Comparing with an opamp, why a transistor

Discussion in 'The Projects Forum' started by richiechen, Jan 1, 2012.

  1. richiechen

    Thread Starter Member

    Jan 1, 2012
    Hi all
    I have always a question in mind.

    WITHOUT considering the price, under what condition a transistor will be chosen, instead of an opamp?
    A good opamp has far lower noise and distortion.

  2. thatoneguy

    AAC Fanatic!

    Feb 19, 2009
    When a switch is needed instead of an amplifier

    Save board space when an amplifier is needed

    Speed of transitions (slew rate in op-amps)

    When dealing with medium to large currents (> 100mA).

    There's more reasons, but those come off the top of my head as glaring examples.
    richiechen likes this.
  3. SgtWookie


    Jul 17, 2007
    Many opamps are limited to 20mA to 30mA source or sink output current. A typical small-signal transistor may be capable of 50mA up to 500mA source/sink current, depending on the type and how it's connected.

    Transistors are generally far cheaper than opamps, and if only one is required, usually take less board space. Cost is always a consideration.
  4. DickCappels


    Aug 21, 2008
    Short answer: When you can't quite get what you need in a monolithic device, but is still achievable with discreet parts.

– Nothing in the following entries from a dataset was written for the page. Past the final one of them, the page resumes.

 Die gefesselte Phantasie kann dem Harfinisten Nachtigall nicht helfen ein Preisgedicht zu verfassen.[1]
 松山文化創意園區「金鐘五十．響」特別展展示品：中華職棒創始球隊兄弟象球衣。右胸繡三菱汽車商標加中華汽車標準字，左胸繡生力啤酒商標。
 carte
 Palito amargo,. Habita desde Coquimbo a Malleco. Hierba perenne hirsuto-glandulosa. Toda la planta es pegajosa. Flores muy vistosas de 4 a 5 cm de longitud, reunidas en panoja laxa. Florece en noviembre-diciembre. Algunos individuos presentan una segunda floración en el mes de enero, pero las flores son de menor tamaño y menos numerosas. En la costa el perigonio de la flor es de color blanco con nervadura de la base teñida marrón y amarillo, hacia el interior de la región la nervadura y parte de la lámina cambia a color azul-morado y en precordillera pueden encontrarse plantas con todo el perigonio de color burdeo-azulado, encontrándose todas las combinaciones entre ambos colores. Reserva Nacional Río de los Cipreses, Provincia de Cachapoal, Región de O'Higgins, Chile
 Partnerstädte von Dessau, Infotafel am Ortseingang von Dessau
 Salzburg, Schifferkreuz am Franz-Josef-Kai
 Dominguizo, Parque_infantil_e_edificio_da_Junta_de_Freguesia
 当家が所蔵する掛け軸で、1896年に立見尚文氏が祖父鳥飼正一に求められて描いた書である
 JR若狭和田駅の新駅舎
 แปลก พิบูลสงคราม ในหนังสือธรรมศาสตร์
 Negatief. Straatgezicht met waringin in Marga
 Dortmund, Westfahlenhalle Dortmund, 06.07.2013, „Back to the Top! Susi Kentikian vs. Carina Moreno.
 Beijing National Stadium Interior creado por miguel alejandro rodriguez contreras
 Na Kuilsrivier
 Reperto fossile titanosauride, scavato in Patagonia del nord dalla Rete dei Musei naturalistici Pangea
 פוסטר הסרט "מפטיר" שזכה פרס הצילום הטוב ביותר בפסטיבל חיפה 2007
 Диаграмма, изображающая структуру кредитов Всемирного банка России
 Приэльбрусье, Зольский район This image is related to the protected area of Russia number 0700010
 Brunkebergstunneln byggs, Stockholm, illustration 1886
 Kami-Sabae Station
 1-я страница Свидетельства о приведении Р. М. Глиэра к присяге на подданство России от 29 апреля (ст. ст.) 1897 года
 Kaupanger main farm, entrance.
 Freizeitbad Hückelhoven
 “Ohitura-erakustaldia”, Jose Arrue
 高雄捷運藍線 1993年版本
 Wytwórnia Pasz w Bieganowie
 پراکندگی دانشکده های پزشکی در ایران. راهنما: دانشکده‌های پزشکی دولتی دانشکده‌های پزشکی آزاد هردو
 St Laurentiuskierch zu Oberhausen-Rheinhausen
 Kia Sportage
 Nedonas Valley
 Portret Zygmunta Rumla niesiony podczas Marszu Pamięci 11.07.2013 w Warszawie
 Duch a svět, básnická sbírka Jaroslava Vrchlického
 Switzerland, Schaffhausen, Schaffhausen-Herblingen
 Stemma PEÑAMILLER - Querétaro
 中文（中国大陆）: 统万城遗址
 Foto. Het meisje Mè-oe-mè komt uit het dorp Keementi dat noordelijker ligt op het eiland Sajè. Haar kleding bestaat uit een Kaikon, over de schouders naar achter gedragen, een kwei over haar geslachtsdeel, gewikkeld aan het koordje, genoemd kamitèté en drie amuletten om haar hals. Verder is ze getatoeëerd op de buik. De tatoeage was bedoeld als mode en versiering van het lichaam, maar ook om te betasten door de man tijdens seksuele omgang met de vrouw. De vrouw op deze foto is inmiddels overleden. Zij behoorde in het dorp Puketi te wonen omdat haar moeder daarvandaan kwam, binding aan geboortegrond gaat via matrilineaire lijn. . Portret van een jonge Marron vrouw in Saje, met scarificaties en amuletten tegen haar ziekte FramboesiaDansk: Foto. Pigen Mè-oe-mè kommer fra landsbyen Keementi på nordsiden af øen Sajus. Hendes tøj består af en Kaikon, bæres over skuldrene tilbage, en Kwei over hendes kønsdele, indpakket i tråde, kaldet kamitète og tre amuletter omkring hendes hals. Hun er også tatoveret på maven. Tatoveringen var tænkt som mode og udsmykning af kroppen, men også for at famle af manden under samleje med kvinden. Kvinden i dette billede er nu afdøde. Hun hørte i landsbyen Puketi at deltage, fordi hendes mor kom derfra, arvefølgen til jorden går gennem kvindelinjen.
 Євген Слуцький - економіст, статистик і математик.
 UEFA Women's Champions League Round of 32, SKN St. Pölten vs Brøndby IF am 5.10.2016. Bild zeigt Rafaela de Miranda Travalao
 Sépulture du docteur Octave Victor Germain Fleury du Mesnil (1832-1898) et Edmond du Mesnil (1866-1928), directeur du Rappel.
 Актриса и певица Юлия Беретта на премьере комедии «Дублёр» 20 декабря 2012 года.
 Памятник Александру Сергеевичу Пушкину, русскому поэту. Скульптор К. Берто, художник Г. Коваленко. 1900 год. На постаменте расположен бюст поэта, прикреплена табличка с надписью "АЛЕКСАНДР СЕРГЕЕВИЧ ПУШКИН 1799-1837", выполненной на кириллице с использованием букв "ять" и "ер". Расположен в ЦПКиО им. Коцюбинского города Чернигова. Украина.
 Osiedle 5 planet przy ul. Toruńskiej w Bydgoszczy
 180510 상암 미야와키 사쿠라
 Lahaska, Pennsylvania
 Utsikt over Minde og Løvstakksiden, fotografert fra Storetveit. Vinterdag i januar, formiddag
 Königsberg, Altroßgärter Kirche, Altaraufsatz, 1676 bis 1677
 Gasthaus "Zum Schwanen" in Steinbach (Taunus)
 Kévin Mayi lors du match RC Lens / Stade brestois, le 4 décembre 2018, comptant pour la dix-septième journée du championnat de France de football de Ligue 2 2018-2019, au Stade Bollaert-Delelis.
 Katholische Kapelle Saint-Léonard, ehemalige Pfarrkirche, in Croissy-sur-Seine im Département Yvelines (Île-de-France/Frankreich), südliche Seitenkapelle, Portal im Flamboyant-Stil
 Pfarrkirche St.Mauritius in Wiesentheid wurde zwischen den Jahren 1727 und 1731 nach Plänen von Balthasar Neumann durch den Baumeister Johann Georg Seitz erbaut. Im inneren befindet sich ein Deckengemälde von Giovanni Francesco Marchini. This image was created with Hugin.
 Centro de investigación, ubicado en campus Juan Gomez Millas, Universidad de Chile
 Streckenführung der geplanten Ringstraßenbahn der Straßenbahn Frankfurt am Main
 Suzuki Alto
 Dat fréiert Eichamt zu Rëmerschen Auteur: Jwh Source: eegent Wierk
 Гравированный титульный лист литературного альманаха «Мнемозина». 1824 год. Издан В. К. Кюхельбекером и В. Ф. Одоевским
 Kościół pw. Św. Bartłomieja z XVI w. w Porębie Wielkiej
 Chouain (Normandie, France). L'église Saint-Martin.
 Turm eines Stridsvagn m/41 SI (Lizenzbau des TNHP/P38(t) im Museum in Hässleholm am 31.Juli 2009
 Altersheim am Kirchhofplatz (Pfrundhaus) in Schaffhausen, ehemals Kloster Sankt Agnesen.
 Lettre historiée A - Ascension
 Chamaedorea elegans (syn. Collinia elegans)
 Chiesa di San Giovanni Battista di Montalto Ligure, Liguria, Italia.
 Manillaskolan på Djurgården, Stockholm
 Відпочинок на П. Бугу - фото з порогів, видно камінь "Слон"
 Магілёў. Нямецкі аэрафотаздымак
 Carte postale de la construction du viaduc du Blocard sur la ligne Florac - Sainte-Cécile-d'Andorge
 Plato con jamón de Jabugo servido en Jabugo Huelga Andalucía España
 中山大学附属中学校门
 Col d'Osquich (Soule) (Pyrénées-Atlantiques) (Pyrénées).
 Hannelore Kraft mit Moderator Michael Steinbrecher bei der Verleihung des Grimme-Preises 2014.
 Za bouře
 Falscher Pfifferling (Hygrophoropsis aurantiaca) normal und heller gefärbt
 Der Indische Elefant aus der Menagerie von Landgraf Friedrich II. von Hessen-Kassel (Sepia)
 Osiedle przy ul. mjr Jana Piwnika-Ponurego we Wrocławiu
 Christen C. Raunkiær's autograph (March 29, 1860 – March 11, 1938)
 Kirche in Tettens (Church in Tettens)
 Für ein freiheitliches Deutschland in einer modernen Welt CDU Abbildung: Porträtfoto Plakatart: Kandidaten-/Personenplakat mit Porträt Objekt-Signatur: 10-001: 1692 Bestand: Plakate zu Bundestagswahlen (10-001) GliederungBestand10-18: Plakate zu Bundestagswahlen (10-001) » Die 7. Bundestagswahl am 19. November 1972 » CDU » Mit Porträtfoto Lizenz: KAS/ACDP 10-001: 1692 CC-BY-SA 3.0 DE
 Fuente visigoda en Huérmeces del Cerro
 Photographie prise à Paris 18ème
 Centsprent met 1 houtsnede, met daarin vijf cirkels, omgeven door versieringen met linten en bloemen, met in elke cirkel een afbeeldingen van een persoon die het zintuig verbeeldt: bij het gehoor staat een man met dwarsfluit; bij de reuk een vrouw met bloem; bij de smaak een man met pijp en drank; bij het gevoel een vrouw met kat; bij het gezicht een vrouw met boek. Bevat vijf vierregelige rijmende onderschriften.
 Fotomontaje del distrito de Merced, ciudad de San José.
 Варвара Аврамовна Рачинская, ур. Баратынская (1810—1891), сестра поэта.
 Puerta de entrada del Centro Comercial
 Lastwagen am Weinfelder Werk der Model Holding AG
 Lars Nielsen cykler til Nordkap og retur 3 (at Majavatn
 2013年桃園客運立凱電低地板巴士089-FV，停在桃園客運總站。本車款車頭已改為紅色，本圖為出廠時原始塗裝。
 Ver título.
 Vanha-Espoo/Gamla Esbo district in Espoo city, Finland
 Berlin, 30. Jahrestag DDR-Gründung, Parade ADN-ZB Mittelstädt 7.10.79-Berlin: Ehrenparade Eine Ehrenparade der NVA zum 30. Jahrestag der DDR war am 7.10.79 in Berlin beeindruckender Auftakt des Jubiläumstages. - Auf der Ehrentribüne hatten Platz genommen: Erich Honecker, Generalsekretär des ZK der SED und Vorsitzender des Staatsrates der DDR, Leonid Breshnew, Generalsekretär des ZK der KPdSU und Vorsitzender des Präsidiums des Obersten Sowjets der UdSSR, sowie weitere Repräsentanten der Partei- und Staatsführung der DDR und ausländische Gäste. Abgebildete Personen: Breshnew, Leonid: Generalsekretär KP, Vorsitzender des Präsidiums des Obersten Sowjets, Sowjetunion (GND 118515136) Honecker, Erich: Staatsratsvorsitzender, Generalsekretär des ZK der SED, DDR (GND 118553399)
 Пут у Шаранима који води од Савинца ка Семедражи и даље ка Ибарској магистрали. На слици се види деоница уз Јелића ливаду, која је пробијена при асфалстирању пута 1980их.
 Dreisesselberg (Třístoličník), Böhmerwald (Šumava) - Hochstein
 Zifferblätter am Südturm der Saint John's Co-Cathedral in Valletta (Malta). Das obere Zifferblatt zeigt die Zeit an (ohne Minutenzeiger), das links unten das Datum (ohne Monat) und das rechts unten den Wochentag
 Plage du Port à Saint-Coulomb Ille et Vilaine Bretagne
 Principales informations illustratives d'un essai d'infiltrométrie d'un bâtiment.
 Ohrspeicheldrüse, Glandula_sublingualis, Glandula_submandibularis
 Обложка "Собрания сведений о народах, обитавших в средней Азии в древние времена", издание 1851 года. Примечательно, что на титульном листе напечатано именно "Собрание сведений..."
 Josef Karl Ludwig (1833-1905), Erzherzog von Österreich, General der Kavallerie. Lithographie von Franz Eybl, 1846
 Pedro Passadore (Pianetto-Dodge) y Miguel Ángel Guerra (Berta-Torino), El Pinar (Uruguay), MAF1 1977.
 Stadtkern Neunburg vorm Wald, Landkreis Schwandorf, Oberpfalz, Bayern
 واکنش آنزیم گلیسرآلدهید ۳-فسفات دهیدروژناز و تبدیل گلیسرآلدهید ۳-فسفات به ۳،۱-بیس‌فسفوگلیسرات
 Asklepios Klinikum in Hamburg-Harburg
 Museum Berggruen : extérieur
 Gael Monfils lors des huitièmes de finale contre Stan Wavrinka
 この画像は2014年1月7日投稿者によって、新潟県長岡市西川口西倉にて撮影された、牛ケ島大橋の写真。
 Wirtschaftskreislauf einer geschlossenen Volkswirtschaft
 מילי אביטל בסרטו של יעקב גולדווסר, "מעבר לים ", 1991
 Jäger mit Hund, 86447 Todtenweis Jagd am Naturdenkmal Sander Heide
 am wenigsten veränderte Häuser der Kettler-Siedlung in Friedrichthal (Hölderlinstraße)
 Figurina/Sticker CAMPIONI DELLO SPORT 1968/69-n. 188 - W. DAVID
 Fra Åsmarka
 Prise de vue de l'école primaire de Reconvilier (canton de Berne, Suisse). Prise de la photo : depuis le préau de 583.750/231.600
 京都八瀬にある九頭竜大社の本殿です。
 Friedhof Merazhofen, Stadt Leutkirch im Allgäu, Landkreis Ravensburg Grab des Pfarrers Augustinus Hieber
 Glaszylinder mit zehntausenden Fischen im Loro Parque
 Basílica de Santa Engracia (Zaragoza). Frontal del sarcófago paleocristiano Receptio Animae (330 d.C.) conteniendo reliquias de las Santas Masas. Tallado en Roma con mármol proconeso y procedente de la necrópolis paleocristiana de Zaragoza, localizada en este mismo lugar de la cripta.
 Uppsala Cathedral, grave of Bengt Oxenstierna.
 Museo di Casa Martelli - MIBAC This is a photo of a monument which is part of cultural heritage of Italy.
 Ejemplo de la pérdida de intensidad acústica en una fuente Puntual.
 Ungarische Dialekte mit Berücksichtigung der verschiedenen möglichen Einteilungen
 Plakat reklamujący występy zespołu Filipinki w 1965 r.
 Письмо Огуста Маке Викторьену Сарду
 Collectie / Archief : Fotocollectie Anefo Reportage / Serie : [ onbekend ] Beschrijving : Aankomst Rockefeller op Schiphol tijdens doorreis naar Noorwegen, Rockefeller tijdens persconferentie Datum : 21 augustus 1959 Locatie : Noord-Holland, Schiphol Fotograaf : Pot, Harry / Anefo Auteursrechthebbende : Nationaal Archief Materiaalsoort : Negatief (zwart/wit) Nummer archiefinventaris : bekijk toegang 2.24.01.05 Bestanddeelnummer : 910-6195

    In a two applications, I was not able to find an opamp with the required offset stability, low enough open loop gain to prevent oscillation, and high voltage capability to allow a high enough compliance voltage in a linear magnetic deflection amplifier, and so ended up making a precision bipolar amplifier out of discreet parts.

    Applications such as these are becoming scarce now that there is such a huge collection of widely varied available opamps.